In contrast, if you or I want to sell shares of an ETF, that’s a transaction that happens on the secondary market. We aren’t transacting with the fund itself at all. We’re just selling our shares to somebody else who wants to buy them. And that means that the ETF doesn’t have to do anything — doesn’t have to sell anything, and no tax costs are incurred by remaining shareholders in the fund.

In addition, when an authorized participant wants to redeem shares of the ETF, the ETF basically does the share creation process (i.e., the swap described above), just in the opposite direction. This is known as a share redemption. In an ETF redemption, the ETF gives shares of investments to an authorized participant, and the authorized participant gives ETF shares back to the fund. And because this is an “in-kind” transaction, it’s not considered a taxable event. So the ETF is able to hand off those underlying investment shares without technically having sold them — no tax cost.

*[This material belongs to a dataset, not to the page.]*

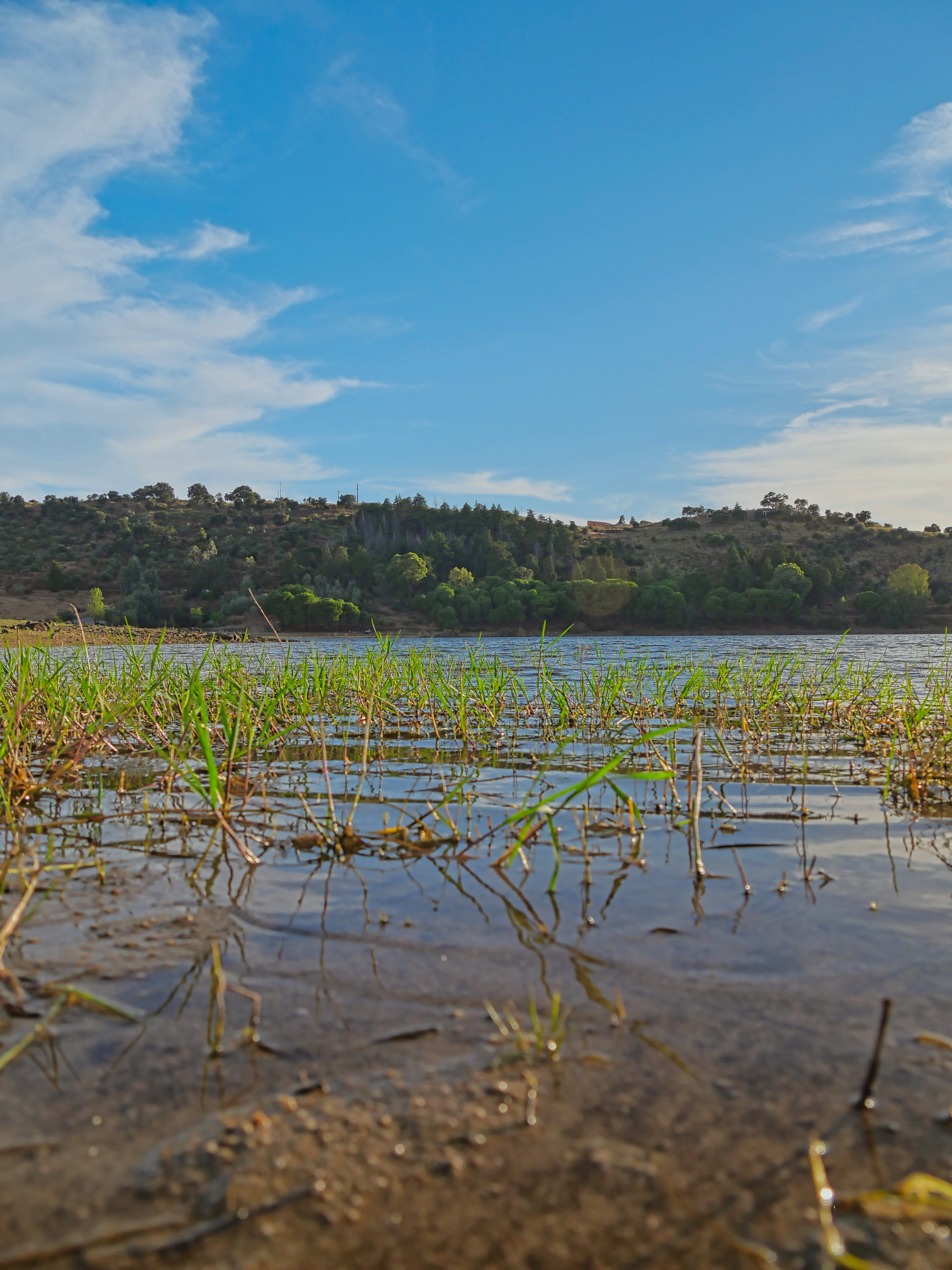 Barragem Marechal Carmona - Idanha-A-Nova - Portugal
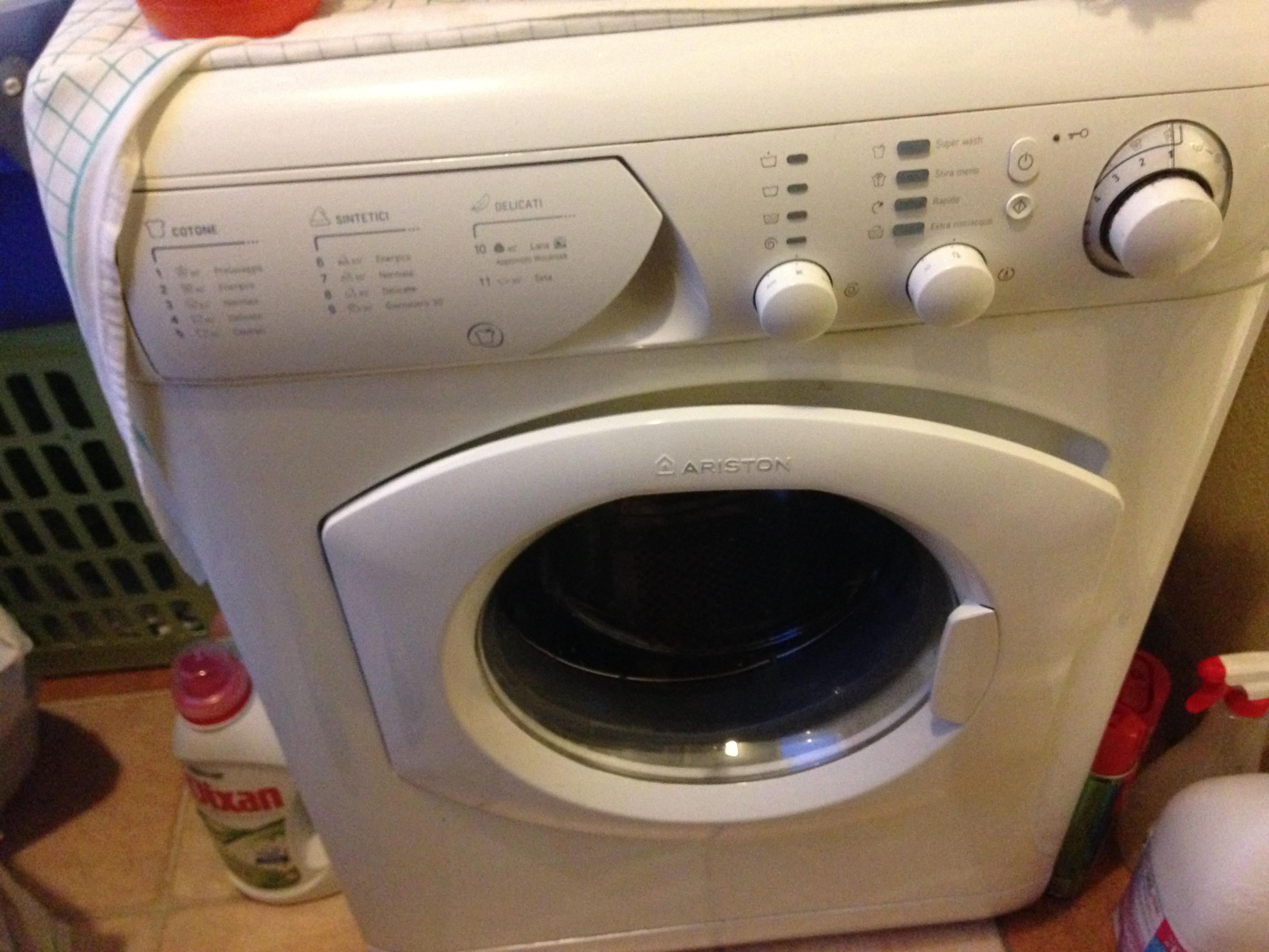 Lavatrice Ariston usata dal 2004 al 2016

This is made even more tax-efficient by the fact that, when the ETF swaps out shares of any given company, it will naturally choose to give away the shares that have the lowest cost basis (i.e., keep the ones that have the highest cost basis, in case they have to be sold — thereby allowing any gains that have to be realized to be smaller gains).

So, in short, ETFs are often more tax-efficient than traditional mutual funds because they have a way of satisfying redemptions without having to actually sell anything and because they have a way of strategically unloading their shares of investments with the lowest cost basis (without generating a capital gain in the process).

Two Important Caveats

While the ETF structure does give it some tax advantages over a traditional mutual fund, there are two important caveats to keep in mind.

First caveat: the underlying portfolio and investment strategy of the fund still matters. It matters a lot. For instance:

  1. A fund (whether it’s an ETF or mutual fund) that follows a “total stock market” strategy is going to be much more tax-efficient than an actively managed stock fund that does a lot of buying and selling. Because, as discussed above, selling stuff at a gain results in tax costs to shareholders. So, higher portfolio turnover generally means worse tax-efficiency, and lower portfolio turnover generally means better tax-efficiency — regardless of whether the fund is an ETF or traditional mutual fund.
  2. A fund that pays a lot of fully-taxable ordinary income (e.g., a high-yield corporate bond fund) is simply not going to be very tax-efficient — and that’s true regardless of whether the fund is an ETF or traditional mutual fund.

Second caveat: this whole discussion largely does not apply to Vanguard ETFs as compared to Vanguard index funds. That’s because for many Vanguard funds, the ETF and index fund are literally the same fund. They’re just different share classes. So the share redemption process that ETFs can use (i.e., swapping out shares of holdings with low cost basis, to authorized participants) benefits the Vanguard index funds as well (as long as the index fund in question also has an ETF share class). In addition, the Vanguard patent on this “ETFs as a separate share class of an existing fund” idea recently expired (in May 2023). So it would not be at all surprising if other fund companies eventually implemented the same concept. (And many companies are already actively in the process of doing so.)